* **Stored data entries**

---*---

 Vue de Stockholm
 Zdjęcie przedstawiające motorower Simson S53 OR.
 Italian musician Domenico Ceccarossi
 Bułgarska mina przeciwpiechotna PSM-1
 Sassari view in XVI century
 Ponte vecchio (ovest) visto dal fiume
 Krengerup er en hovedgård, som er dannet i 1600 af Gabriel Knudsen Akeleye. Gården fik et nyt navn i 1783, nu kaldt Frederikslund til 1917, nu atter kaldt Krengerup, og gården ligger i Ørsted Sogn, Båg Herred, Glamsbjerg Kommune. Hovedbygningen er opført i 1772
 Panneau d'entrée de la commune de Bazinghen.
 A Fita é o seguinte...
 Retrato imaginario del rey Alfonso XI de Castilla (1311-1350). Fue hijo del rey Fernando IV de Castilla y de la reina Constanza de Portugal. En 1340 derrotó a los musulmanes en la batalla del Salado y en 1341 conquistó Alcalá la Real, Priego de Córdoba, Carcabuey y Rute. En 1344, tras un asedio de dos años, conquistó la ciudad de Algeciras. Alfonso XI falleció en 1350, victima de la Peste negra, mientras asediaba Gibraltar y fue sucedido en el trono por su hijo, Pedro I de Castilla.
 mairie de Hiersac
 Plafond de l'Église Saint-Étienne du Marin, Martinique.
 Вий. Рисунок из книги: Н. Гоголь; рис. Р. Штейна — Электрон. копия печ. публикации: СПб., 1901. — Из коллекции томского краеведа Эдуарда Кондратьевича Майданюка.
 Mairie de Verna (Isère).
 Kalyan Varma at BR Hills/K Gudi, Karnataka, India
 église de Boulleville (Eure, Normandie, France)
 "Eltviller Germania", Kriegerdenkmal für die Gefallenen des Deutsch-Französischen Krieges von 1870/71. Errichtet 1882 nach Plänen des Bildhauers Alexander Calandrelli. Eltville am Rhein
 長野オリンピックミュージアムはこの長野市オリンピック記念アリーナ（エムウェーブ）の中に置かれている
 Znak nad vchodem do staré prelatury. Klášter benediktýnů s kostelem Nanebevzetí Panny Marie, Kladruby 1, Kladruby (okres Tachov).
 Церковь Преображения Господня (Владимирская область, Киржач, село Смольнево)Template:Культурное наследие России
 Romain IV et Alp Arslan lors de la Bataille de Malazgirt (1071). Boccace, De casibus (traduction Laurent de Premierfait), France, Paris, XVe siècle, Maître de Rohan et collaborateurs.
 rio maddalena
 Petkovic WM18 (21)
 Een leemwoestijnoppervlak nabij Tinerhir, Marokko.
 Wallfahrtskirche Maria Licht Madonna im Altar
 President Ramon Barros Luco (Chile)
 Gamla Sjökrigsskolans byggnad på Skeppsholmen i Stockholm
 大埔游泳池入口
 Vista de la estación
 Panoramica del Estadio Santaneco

---*---

* **Exercise description**
Of the lines above, copy each that contains "Stockholm".

* **Response**
 Vue de Stockholm
 Gamla Sjökrigsskolans byggnad på Skeppsholmen i Stockholm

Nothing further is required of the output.